Lacey had never heard John talk so, and she wondered if he was thinking of his father. “You believe in the union, don't you, John?”

He looked at her with veiled eyes that revealed only the seriousness of his intentions, then looked around cautiously to see if her voice had carried. “A lot of good men believe in the union, Lacey. I'm just one of them. This here is the only miner's union south of the Ohio River. I just happen to believe that's worth fighting for. I know your pa thinks it's a chancy thing, and I want you to know I wasn't the one that brought Will into it. He done that on his own. I know one thing. There comes a time when a man stands to lose it all, no matter which way he sides. I'm a miner, and I'll always be one.”

“Pa's not against the union. He's just seen a lot of hard times that made him cautious.”

“Hard times is what the union is all about.
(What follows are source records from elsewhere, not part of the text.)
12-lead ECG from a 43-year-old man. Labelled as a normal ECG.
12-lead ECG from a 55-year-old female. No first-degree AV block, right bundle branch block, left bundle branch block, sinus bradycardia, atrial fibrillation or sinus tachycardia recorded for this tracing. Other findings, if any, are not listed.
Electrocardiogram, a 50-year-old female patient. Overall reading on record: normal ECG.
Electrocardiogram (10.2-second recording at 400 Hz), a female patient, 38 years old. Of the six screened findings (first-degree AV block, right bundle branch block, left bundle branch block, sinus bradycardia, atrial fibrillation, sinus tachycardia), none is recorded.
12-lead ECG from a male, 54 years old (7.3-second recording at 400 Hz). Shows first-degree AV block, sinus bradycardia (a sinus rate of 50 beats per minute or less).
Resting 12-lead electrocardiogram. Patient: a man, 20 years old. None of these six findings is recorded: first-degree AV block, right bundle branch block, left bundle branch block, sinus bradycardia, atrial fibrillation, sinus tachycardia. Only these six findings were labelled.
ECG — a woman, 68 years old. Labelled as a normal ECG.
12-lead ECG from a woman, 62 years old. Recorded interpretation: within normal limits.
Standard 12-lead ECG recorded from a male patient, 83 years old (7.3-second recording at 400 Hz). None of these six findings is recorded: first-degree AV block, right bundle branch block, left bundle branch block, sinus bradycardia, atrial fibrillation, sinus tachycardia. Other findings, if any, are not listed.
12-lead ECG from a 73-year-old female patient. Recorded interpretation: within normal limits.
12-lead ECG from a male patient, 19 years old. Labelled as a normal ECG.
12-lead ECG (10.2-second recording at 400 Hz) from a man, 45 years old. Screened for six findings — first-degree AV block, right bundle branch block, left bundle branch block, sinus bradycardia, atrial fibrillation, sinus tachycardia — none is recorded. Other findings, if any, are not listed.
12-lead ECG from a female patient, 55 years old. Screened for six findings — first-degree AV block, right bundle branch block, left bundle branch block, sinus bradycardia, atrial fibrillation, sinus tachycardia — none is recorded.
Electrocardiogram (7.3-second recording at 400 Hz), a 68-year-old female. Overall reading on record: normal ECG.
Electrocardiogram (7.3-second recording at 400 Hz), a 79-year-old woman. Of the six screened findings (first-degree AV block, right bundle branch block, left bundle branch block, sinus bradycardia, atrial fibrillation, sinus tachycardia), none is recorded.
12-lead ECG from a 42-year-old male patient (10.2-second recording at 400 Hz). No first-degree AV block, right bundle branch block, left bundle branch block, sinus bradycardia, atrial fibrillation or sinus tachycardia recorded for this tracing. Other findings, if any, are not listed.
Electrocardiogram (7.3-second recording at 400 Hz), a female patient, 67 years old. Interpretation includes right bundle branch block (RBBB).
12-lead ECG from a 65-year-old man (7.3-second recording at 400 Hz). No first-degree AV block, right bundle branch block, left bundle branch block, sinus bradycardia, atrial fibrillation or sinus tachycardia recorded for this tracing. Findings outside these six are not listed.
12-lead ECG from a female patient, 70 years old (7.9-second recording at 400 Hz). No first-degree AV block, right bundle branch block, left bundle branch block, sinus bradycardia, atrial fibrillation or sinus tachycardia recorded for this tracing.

The union give us the only say-so we've ever had in the mines on how things was to be. Joining up is something a man's got to do of his own free will, or it don't mean nothing, especially when the going gets rough.”

“I don't think I've ever heard you talk so serious, John.” In fact, she had never heard him speak so many words on any subject.

“I always wanted to live out my life in Wilder. I thought you felt the same way.”

“It's my home, John. You got no call to think you care more about it than I do.”

John looked at her shamefaced. “No, I ain't got no call. I know how you feel about this town. The truth is, ain't none of this belong to us. No matter how hard the folks here work, they ain't never going to own the house they live in or the land it's on. The coal company owns it. Lock, stock, and barrel. They do things to suit theirselves. If they took a notion to fire a man and throw him out of his house, it wouldn't matter if he'd worked ever day like a dog in the mines and lived in that house for ten year. They could do it 'cause they got the power to say what goes. I recken that's why I get worked up when I think of the union. The union seems like the only chance we got to hang on to what we got, to build any kind of life here.” John scratched at the soft ground with a twig, making circles in the dirt. Without looking up, he whispered, “I'm doing this for you, too, Lacey.”

She looked at his veiny hand, the coal-stained fingernails nervously pushing at the ground. It was the first hint of his plans for their future. “John, you're into this deep, ain't you?”

John gave her a sidelong glance.

“What'll the company do to you if they find out?”

Shrouding his eyes with a hand, John stroked his forehead and spoke softly. “Everything they can, Lacey. Everything they can.”